In general, the more complex your data model becomes, the greater the hit to performance you will experience. However, unless your database is very large, your hardware resources very minimal, or your queries very complex, you probably will not be hindered by adding enforced relationships in your database. That is obviously a subjective statement, but "acceptable performance" is a very subjective concept that will vary from project-to-project.
The heart of your colleague's argument is correct, though, and here are a few reasons why:
- Every time you write a new record containing a foreign or primary key, the database must check that none of the keys' constraints are violated. Key columns are also indexed, so indexes must be updated when records are added.
- Every time you delete a record containing or referenced-by a foreign key, constraints are checked and the deletion may cascade to referenced tables. Indexes must also be updated when records are deleted.
- CRUD operations of all kind slow significantly as more and more tables are joined in the queries. The larger the tables, the more records that must be joined, and the slower the execution.
That said, here is why those arguments mostly don't matter:
- Indexing significantly cuts down query execution time, especially if implemented well. It is important to index tables in a way that takes advantage of the structure of the queries that will be run against it.
- Unless your database hardware is bare-bones, the operations needed to enforce data integrity and relationship constraints will probably run much faster on the back end than the front end. This is especially true if the constraint checks are happening in a client application than on a server.

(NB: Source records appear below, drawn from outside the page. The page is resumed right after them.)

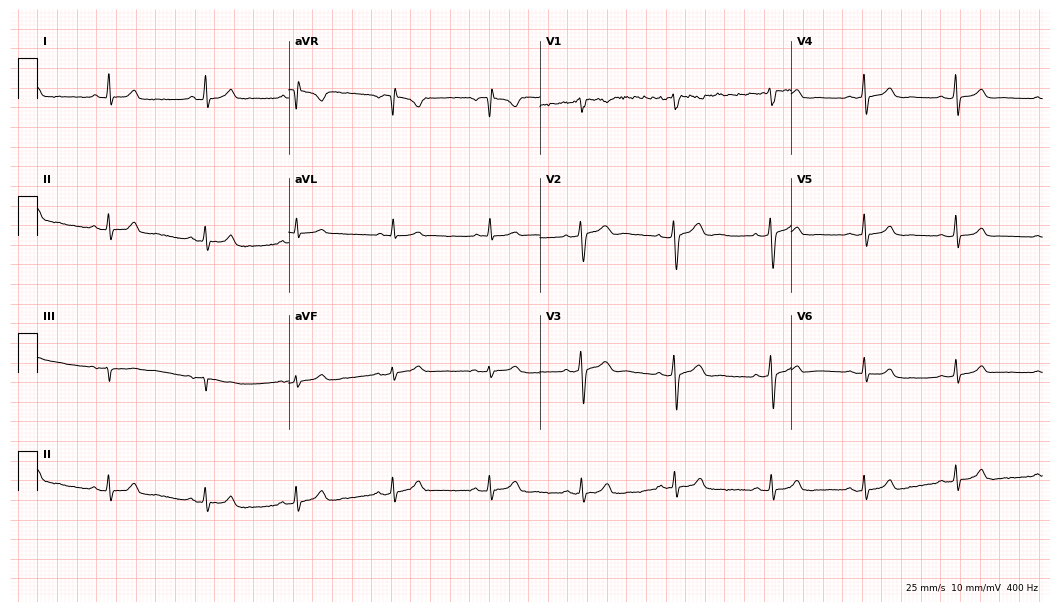
Standard 12-lead ECG recorded from a 33-year-old female patient (10.2-second recording at 400 Hz). Read as a normal ECG.
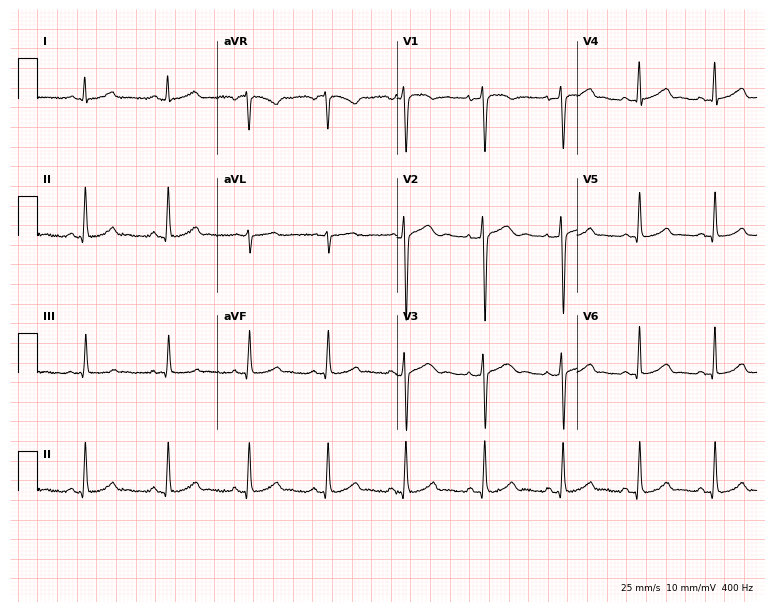
Standard 12-lead ECG recorded from a female patient, 31 years old (7.3-second recording at 400 Hz). Read as a normal ECG.
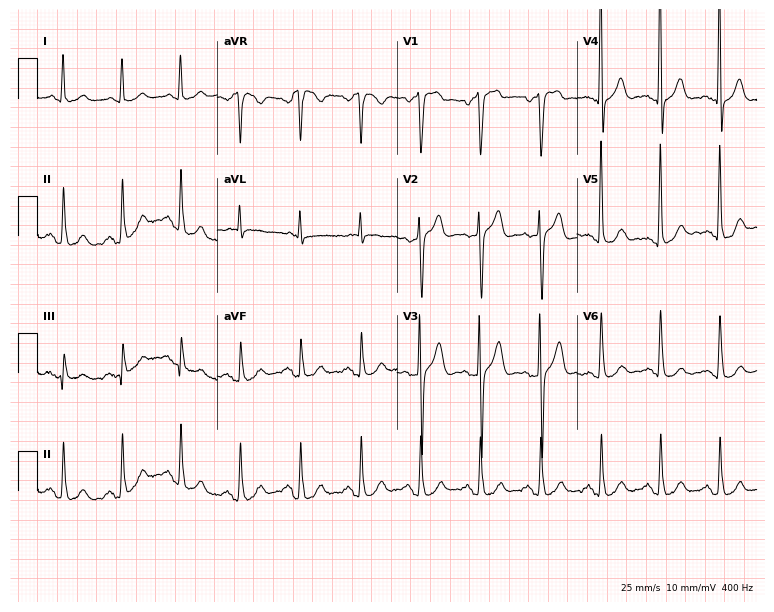
ECG (7.3-second recording at 400 Hz) — a 61-year-old male. Screened for six findings — first-degree AV block, right bundle branch block (RBBB), left bundle branch block (LBBB), sinus bradycardia, atrial fibrillation (AF), sinus tachycardia — none is recorded.
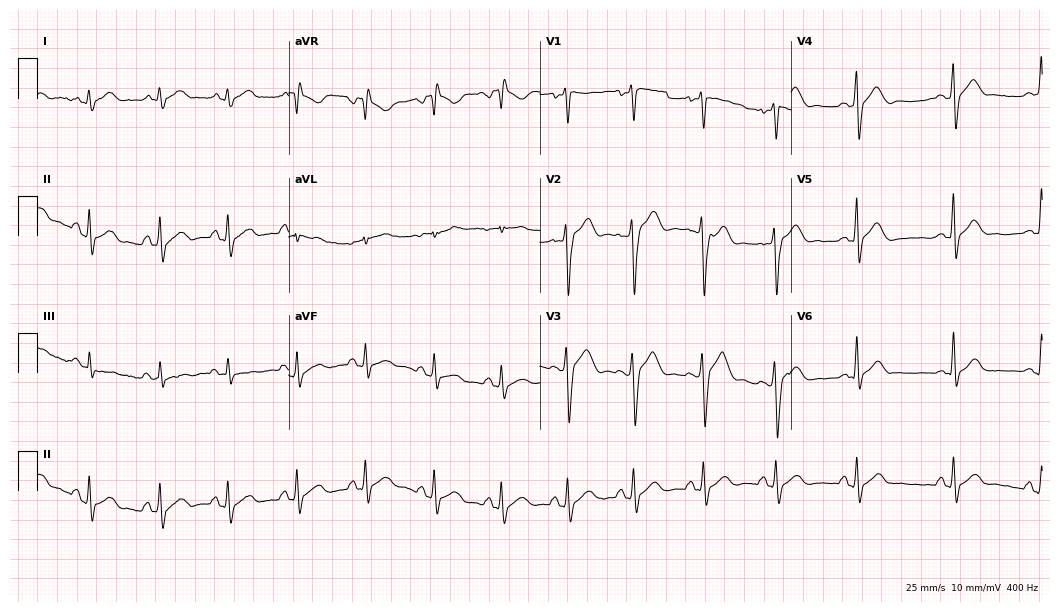
Standard 12-lead ECG recorded from a man, 31 years old (10.2-second recording at 400 Hz). Read as a normal ECG.
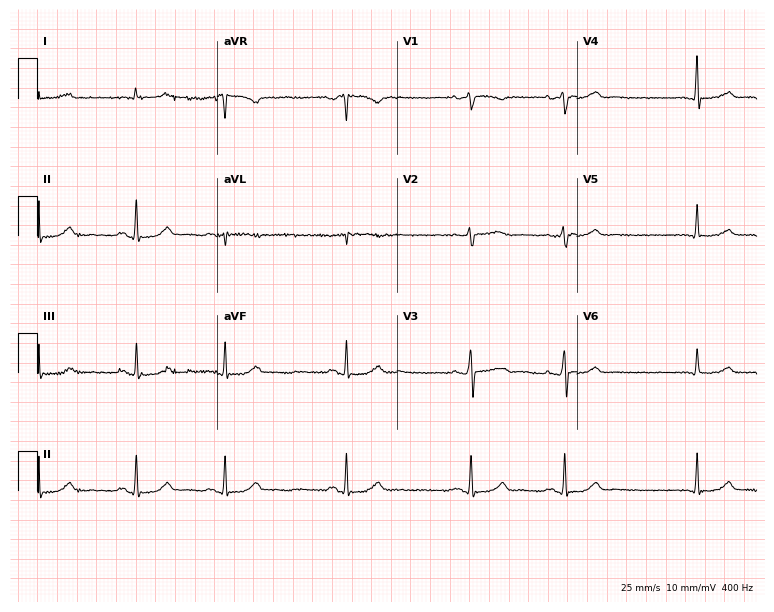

- Client-based data integrity checks are much more error-prone than database constraints. Yes, if your code is perfect it will run just as well, but RDBMS software is designed for this type of thing and it is incredibly simple to implement.
- Client-based data integrity checks could lead to data synchronization problems. Think two people at different locations trying to modify a unique record. But perhaps eventual data concurrency will suffice if lightening-quick speed is your primary concern.
These all depend upon your RDBMS and project's specifications, but are good rules of thumb. In general, I would say that unless your database is so large that enforcing relationships becomes prohibitively slow, or your model is so simple that relationships are pointless (in which case, why are you using an RDBMS?), it is better to enable data integrity and relationship constraints.